I leave the room, and the floor gives way beneath me, dropping me into a chute. I slide into another pit, this one containing a Giant Spider, which attacks me. I kill it and search the pit, finding a glass ball, a broken dagger, a numbered iron key, a stick sharpened at both ends, and a pouch containing a flower with a scent that restores a little Skill and Stamina. I climb out of the pit and, as with the torture chamber, the text has me 'return' to a corridor in which I've not been before.

I trudge on to the next door, which opens onto a room containing a stone table with two breastplates on it. No doubt one of them is beneficial, the other harmful: the exact same gimmick Livingstone used with helmets in The Warlock of Firetop Mountain, shields in City of Thieves (though at least in that instance a little logic could be used to figure out which was the safe one to take), suits of armour in Crypt of the Sorcerer... I'm still not back to peak performance, so I try one of them on, and it's the cursed one, leaving me even worse off. Stupid arbitrary choices.

Back to the corridor and along to the next door, from behind which come female cries for help. I go through into an ornately furnished room, with an incongruous iron cage containing a young woman. I go across to the cage, and find it to be unlocked. The woman shows her Vampire fangs and lunges at me.
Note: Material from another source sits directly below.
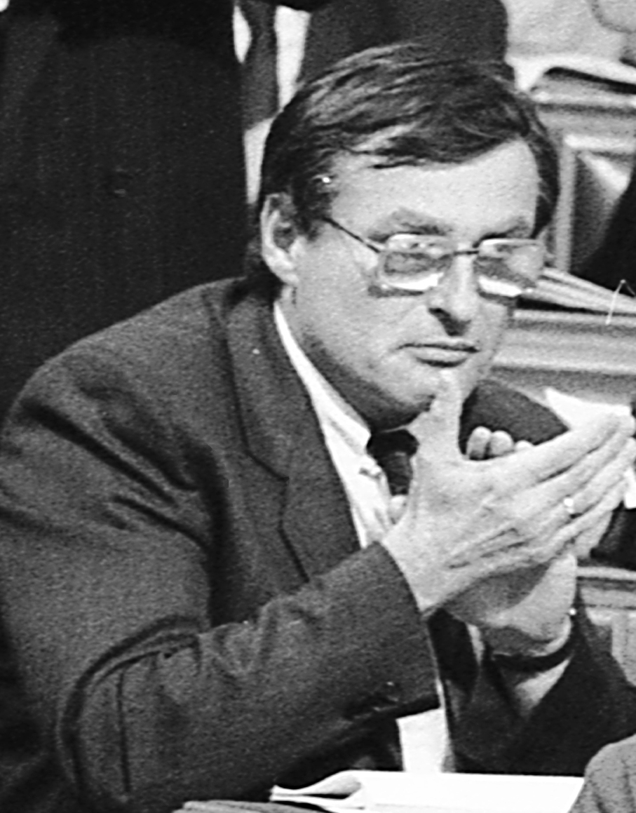 Balsai István magyar ügyvéd, politikus.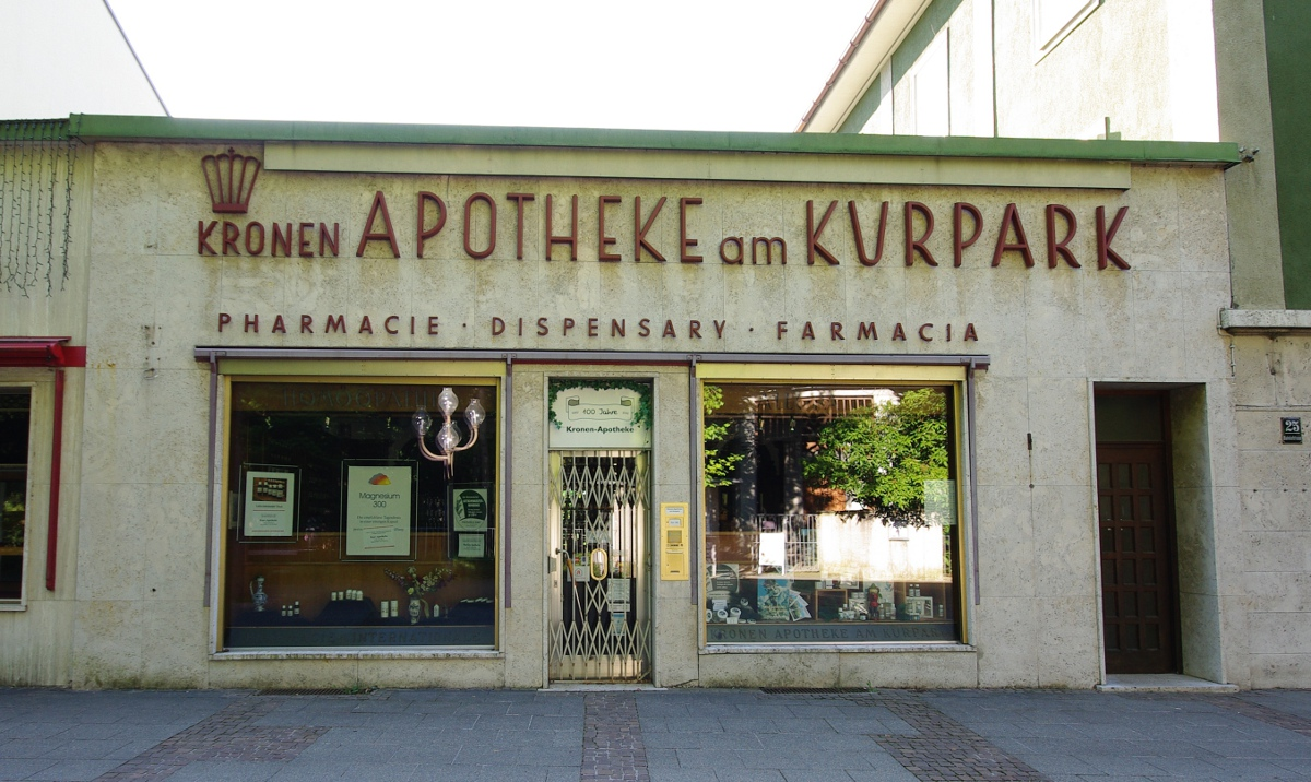 Kronen Apotheke am Kurpark, Bahnhofstr. 25, 83435 Bad ReichenhallThis is a photograph of an architectural monument.

The garlic I acquired from Vigdis repels the Vampire for a moment, and... No, this time round I don't have a silver dagger. I have a wooden stick, sharpened at both ends, which should make an adequate stake, but there's no option to use that. Why provide the pointed stick if it can't be used against a Vampire? Unless there's an encounter I have yet to reach in which I'm attacked by someone armed with fresh fruit.

Anyway, I fight the Vampire, using a less-than-ideal weapon because I'm not allowed to use the one that would actually be effective here, and the Vampire kills me. Right now I'm actually okay with that, as it means I won't have to spend any more time with this dreadful book for a long, long while.

Wednesday, 19 July 2017

It's a Big Rock. I Can't Wait to Tell My Friends. They Don't Have a Rock This Big.

I recently got an alert from eBay regarding one of my saved searches. At first glance it appeared to be a false positive, as the Tunnels & Trolls Adventurers Compendium (sic.) was rather obviously not an issue of Sorcerer's Apprentice. However, on closer inspection, it turned out to be better, as the Compendium contains almost all of the mini-adventures featured in the magazine. And fixes at least some of the errors that crept into the original releases. So I got myself a copy of the Compendium, and now there's only one SA mini-adventure I still lack. I wonder why Wild Ride wasn't included.

The sections of the mini-adventures have been renumbered. This makes sense: back when they appeared in SA, in little blocks of however many sections could be fitted into the available gaps around the magazine, numbers like 38B (for the second section on page 38) were more useful than the straightforward linear progression found in most gamebooks, but now that the text is no longer all over the place, having the numbering jump straight from, say 21C to 28A is not that helpful.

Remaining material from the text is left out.